What was the difference between relationships that survived and those that the genocide destroyed? People who commit violence during genocide may be using their “downstairs brain,” Wilkens said. 

According to Wilkens, the concept of the upstairs and downstairs brain is another way of framing the amygdala and the prefrontal cortex. The amygdala is responsible for our fight-or-flight response, and the prefrontal cortex is responsible for creativity, empathy and critical thinking. Wilkens proposed that this model may explain why many people in Rwanda resorted to senseless violence, especially since the country was on edge after being driven through countless wars. 

“Different things happen that can cause us to just go for survival,” Wilkens said. “We fire those pathways about scarcity not enough; it’s no wonder that people seem to be on edge.” 

“Different things happen that can cause us to just go for survival. We fire those pathways about scarcity not enough; it’s no wonder that people seem to be on edge.” 

Carl Wilkens, former Humanitarian Aid worker who worked during the Rwandan Genocide.

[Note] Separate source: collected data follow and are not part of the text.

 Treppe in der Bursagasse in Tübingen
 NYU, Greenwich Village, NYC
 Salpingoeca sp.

Wilkens said mindfulness was the best way to make it to the “upstairs brain,” like Maria was able to do when she empathized with Philbert. 

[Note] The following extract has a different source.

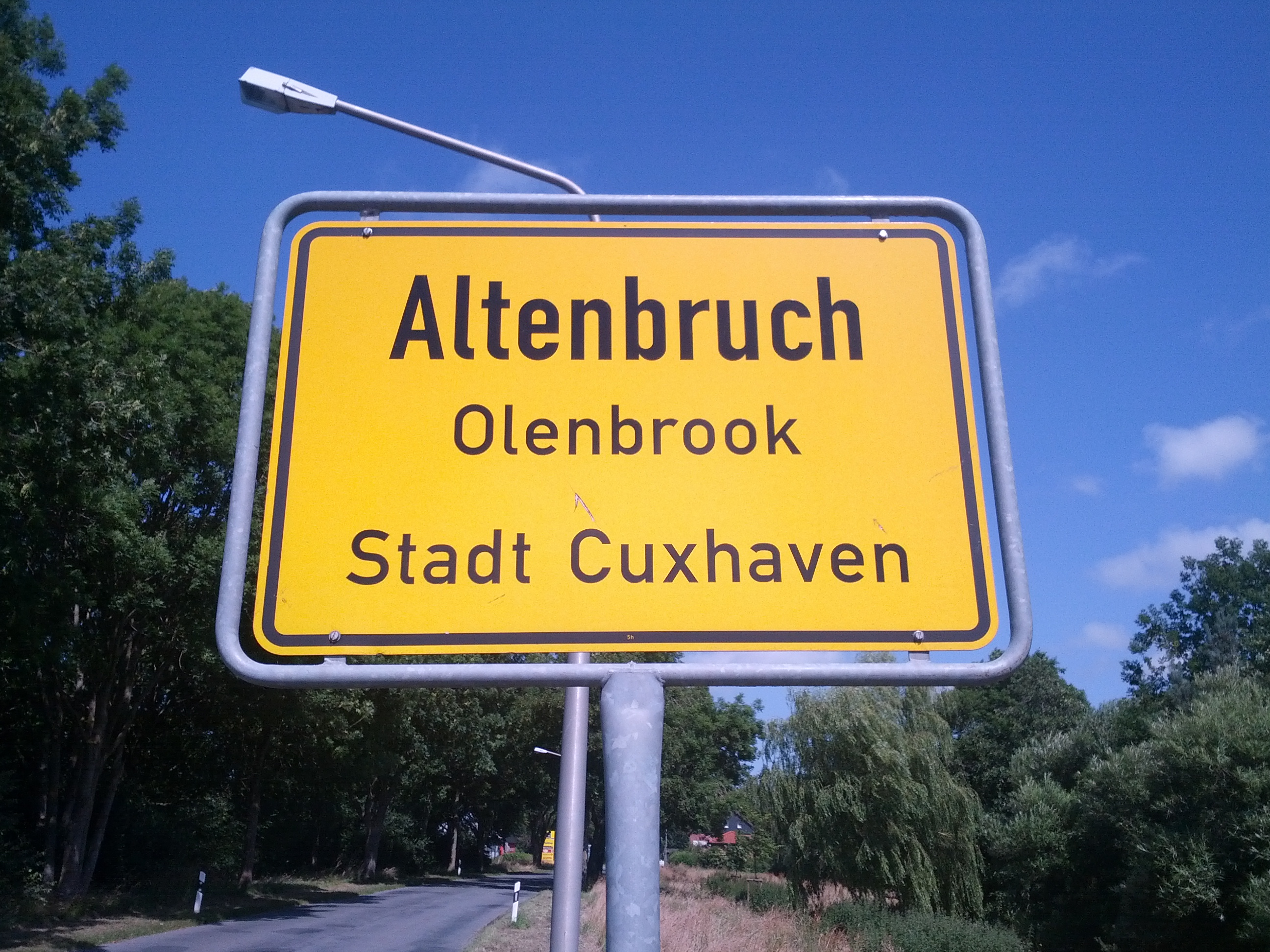 Oortsschild von Olenbrook, Landkreis Cuxhoben, mit den Naam op Hoochdüütsch un op Plattdüütsch

Mindfulness is how the Rwandans restored relationships with one another after the genocide, even going as far as being lifelong friends with people who killed their families, Wilkens said. They even implemented it in their justice system, he added. 

Gacaca courts, or community courts, are a form of restorative justice implemented after the genocide where prisoners stood in front of the community, confessing and answering questions to the family and friends of the victims, according to Wilkens. It is an alternative to punitive justice. 

“It was a restoring of humanity,” Wilkens said. “The incentive for the perpetrator was that you could get your sentence reduced and it was a pathway home. The incentive for the survivor was that you could learn the truth, which was really important.” 

A student who attended the event was able to learn about how he could implement restorative practices into our justice system. 

William Evans, a senior from E.O. Smith High School, is a “restorative diversion team” member. According to Evans, his team focuses on implementing restorative justice practices in our justice system in Storrs. He hopes to collaborate with Wilkens. 

“He obviously has extensive experience with the implications of restorative justice,” Evans said. 

In 1994, Wilkens was one of the only two humanitarian workers who refused to leave Rwanda as thousands of UN soldiers fled during the Rwandan genocide, according to the University of Connecticut Human Rights Institute

The event was sponsored by UConn Global Affairs, the Dodd Human Rights Impact and the Center for Judaic Studies and Contemporary Jewish Life.